Neoadjuvant docetaxel/cisplatin is both feasible and well tolerated, and potentially improves surgical resectability in patients with advanced TETs.
在胸腺瘤(TET)中,完全初始切除是生存的有力预后指标,但显然与肿瘤分期有关。在这里,我们报告了新辅助多西紫杉醇/顺铂在局部晚期 TET 中的前瞻性研究结果。
在本开放性、二期、非随机研究中,纳入了组织学证实的 Masaoka 分期 III/IV 期 TET 患者。患者每 3 周周期的第 1 天接受静脉注射多西紫杉醇 75mg/m²,随后静脉注射顺铂 75mg/m²。如果肿瘤被认为可切除,则在三个周期后进行手术切除。

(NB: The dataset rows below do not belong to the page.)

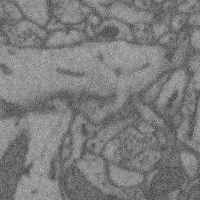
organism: Mouse
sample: Cerebral cortex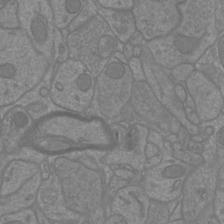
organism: Mouse
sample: Cortical neurons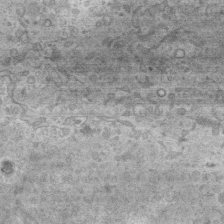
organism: Mouse
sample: Centriole in ependymal cells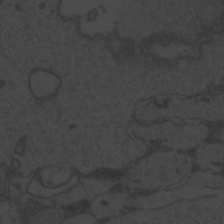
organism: Zebrafish
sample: Macrophage infected with Toxoplasma gondii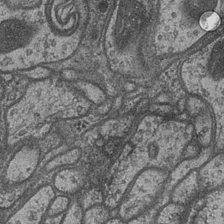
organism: Drosophila
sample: Optic medulla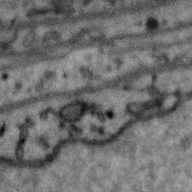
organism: Zebra finch
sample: Brain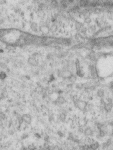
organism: Human
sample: Centriole in RPE cells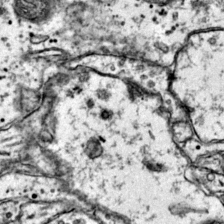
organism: Mouse
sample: Primary visual cortex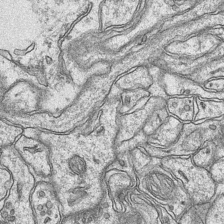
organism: Mouse
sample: CA1 Hippocampus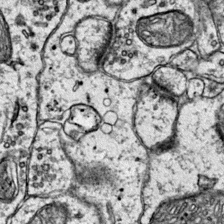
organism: Mouse
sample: Primary visual cortex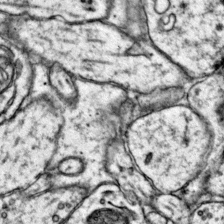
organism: Mouse
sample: Primary visual cortex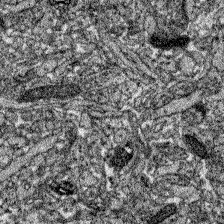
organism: Zebrafish
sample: Larval olfactory bulb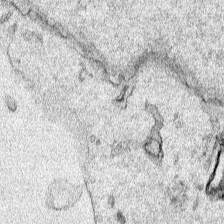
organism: Human
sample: Mitochondria in HCT116 cells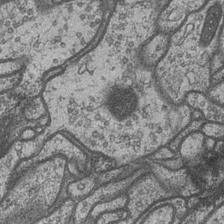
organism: Drosophila
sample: Optic medulla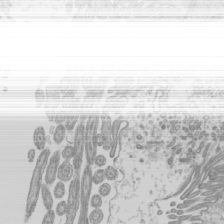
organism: Mouse
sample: Cilia; mouse epididymis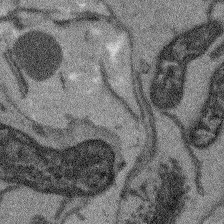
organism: Arabidopsis thaliana
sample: Root tip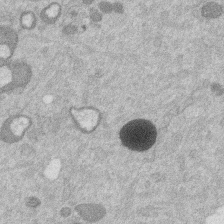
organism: Mouse
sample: Dividing mouse embryo 1 cell stage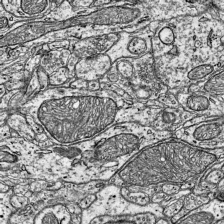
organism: Mouse
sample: Visual Cortex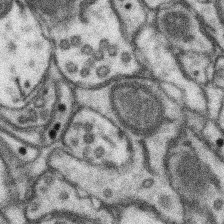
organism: Mouse
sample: Somatosensory cortex neuropil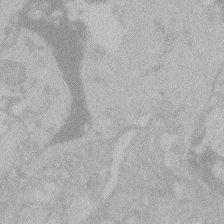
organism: Zebrafish
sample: Macrophage infected with Toxoplasma gondii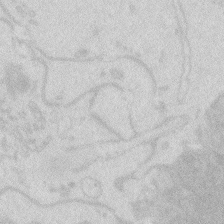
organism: Zebrafish
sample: Macrophage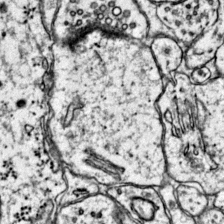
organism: Mouse
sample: Primary visual cortex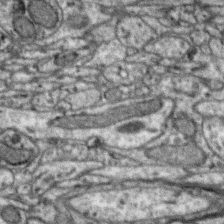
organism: Zebra finch
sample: Brain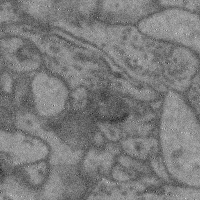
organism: Mouse
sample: Cerebral cortex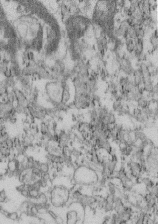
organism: Mouse
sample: Cilia; retinal pigment epithelium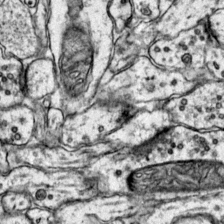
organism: Mouse
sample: Primary visual cortex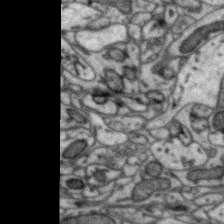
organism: Zebra finch
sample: Brain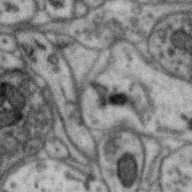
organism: Zebra finch
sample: Brain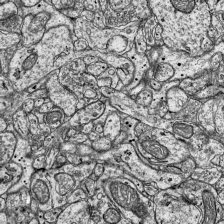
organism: Mouse
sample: Visual Cortex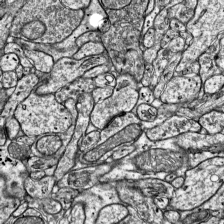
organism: Mouse
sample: Visual Cortex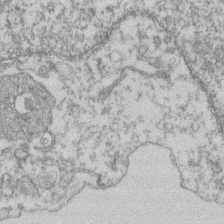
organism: Mouse
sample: T cell stromal cell synapse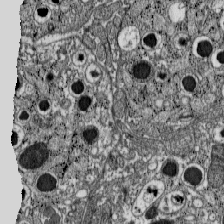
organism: C57BL Mouse
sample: Pancreatic islet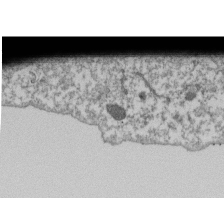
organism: Dictyostelium discoideum
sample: Dictyostelium multivesicular bodies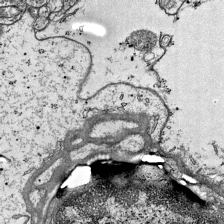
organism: Mouse
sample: Visual Cortex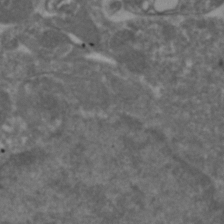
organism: Zebrafish
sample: Zebrafish embryo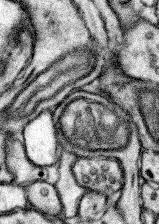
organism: Mouse
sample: Somatosensory cortex neuropil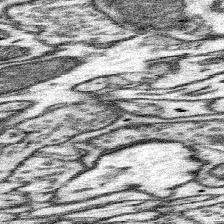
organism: Mouse
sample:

从 2007 年 3 月至 2011 年 7 月,共有 27 例患者参加了试验。就诊时的 Masaoka 分期为 III 期(n=8;29.6%)、IVA 期(n=17;63.0%)和 IVB 期(n=2;7.4%)。组织学类型为 9 例胸腺瘤(33.3%)和 18 例胸腺癌(66.7%)。新辅助化疗完成后,17 例患者(63.0%)部分缓解,10 例患者(37.0%)疾病稳定。19 例患者(70.4%)接受了手术,8 例患者因外科医生决定(n=5)、患者拒绝(n=2)或决定接受放射治疗而未手术(n=1)。19 例患者中有 15 例达到完全切除(78.9%),意向治疗分析的完全切除率为 55.6%。最常见的 3 级以上严重程度的不良反应是中性粒细胞减少和腹泻。中位随访 42.6 个月后,所有患者的 4 年总生存率和无进展生存率分别为 79.4%和 40.6%。
新辅助多西紫杉醇/顺铂既可行又耐受良好,可潜在提高晚期 TET 患者的手术可切除性。